Instructions to follow → Return the entries exactly as they appear.

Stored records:
☆ ☆ ☆ ☆

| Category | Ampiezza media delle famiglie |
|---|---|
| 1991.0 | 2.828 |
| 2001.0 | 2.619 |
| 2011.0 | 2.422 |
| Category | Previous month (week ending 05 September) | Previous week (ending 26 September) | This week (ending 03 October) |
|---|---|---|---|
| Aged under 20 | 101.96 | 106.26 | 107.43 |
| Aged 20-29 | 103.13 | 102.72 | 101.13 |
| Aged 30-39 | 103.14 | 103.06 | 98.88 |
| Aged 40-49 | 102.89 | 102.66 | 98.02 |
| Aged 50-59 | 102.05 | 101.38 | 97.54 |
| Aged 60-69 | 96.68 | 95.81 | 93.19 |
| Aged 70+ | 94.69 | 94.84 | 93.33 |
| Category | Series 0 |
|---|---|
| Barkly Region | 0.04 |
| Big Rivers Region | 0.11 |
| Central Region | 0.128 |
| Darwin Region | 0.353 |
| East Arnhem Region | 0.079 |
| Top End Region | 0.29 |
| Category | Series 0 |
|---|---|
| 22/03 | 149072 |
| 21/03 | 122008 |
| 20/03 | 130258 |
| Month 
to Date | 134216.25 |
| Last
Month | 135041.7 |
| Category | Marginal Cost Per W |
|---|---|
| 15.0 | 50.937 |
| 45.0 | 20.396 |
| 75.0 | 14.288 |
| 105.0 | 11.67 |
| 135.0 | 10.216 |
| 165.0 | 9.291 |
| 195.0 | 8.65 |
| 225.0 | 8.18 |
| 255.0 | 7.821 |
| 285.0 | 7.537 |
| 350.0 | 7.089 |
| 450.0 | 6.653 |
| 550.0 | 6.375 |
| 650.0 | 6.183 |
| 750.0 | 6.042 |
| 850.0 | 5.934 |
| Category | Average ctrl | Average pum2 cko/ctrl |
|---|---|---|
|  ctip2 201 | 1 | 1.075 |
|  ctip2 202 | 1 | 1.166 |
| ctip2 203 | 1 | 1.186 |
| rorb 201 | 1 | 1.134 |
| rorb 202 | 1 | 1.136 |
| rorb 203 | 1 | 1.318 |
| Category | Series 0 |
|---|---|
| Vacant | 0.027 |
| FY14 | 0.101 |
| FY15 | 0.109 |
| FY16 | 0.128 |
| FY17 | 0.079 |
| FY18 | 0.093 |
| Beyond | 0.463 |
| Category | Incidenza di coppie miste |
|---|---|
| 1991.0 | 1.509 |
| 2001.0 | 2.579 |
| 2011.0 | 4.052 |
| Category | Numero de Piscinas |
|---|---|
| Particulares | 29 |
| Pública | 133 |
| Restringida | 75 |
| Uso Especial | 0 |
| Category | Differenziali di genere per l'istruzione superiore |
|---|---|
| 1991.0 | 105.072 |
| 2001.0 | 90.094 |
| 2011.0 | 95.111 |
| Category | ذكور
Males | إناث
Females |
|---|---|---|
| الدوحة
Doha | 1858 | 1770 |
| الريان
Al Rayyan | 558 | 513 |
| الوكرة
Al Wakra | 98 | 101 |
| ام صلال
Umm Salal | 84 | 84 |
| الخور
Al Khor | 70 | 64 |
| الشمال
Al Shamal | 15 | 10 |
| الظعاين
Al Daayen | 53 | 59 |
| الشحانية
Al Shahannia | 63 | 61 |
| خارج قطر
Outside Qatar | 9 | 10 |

☆ ☆ ☆ ☆

Answer space →
| Category | Ampiezza media delle famiglie |
|---|---|
| 1991.0 | 2.828 |
| 2001.0 | 2.619 |
| 2011.0 | 2.422 |
| Category | Previous month (week ending 05 September) | Previous week (ending 26 September) | This week (ending 03 October) |
|---|---|---|---|
| Aged under 20 | 101.96 | 106.26 | 107.43 |
| Aged 20-29 | 103.13 | 102.72 | 101.13 |
| Aged 30-39 | 103.14 | 103.06 | 98.88 |
| Aged 40-49 | 102.89 | 102.66 | 98.02 |
| Aged 50-59 | 102.05 | 101.38 | 97.54 |
| Aged 60-69 | 96.68 | 95.81 | 93.19 |
| Aged 70+ | 94.69 | 94.84 | 93.33 |
| Category | Series 0 |
|---|---|
| Barkly Region | 0.04 |
| Big Rivers Region | 0.11 |
| Central Region | 0.128 |
| Darwin Region | 0.353 |
| East Arnhem Region | 0.079 |
| Top End Region | 0.29 |
| Category | Series 0 |
|---|---|
| 22/03 | 149072 |
| 21/03 | 122008 |
| 20/03 | 130258 |
| Month 
to Date | 134216.25 |
| Last
Month | 135041.7 |
| Category | Marginal Cost Per W |
|---|---|
| 15.0 | 50.937 |
| 45.0 | 20.396 |
| 75.0 | 14.288 |
| 105.0 | 11.67 |
| 135.0 | 10.216 |
| 165.0 | 9.291 |
| 195.0 | 8.65 |
| 225.0 | 8.18 |
| 255.0 | 7.821 |
| 285.0 | 7.537 |
| 350.0 | 7.089 |
| 450.0 | 6.653 |
| 550.0 | 6.375 |
| 650.0 | 6.183 |
| 750.0 | 6.042 |
| 850.0 | 5.934 |
| Category | Average ctrl | Average pum2 cko/ctrl |
|---|---|---|
|  ctip2 201 | 1 | 1.075 |
|  ctip2 202 | 1 | 1.166 |
| ctip2 203 | 1 | 1.186 |
| rorb 201 | 1 | 1.134 |
| rorb 202 | 1 | 1.136 |
| rorb 203 | 1 | 1.318 |
| Category | Series 0 |
|---|---|
| Vacant | 0.027 |
| FY14 | 0.101 |
| FY15 | 0.109 |
| FY16 | 0.128 |
| FY17 | 0.079 |
| FY18 | 0.093 |
| Beyond | 0.463 |
| Category | Incidenza di coppie miste |
|---|---|
| 1991.0 | 1.509 |
| 2001.0 | 2.579 |
| 2011.0 | 4.052 |
| Category | Numero de Piscinas |
|---|---|
| Particulares | 29 |
| Pública | 133 |
| Restringida | 75 |
| Uso Especial | 0 |
| Category | Differenziali di genere per l'istruzione superiore |
|---|---|
| 1991.0 | 105.072 |
| 2001.0 | 90.094 |
| 2011.0 | 95.111 |
| Category | ذكور
Males | إناث
Females |
|---|---|---|
| الدوحة
Doha | 1858 | 1770 |
| الريان
Al Rayyan | 558 | 513 |
| الوكرة
Al Wakra | 98 | 101 |
| ام صلال
Umm Salal | 84 | 84 |
| الخور
Al Khor | 70 | 64 |
| الشمال
Al Shamal | 15 | 10 |
| الظعاين
Al Daayen | 53 | 59 |
| الشحانية
Al Shahannia | 63 | 61 |
| خارج قطر
Outside Qatar | 9 | 10 |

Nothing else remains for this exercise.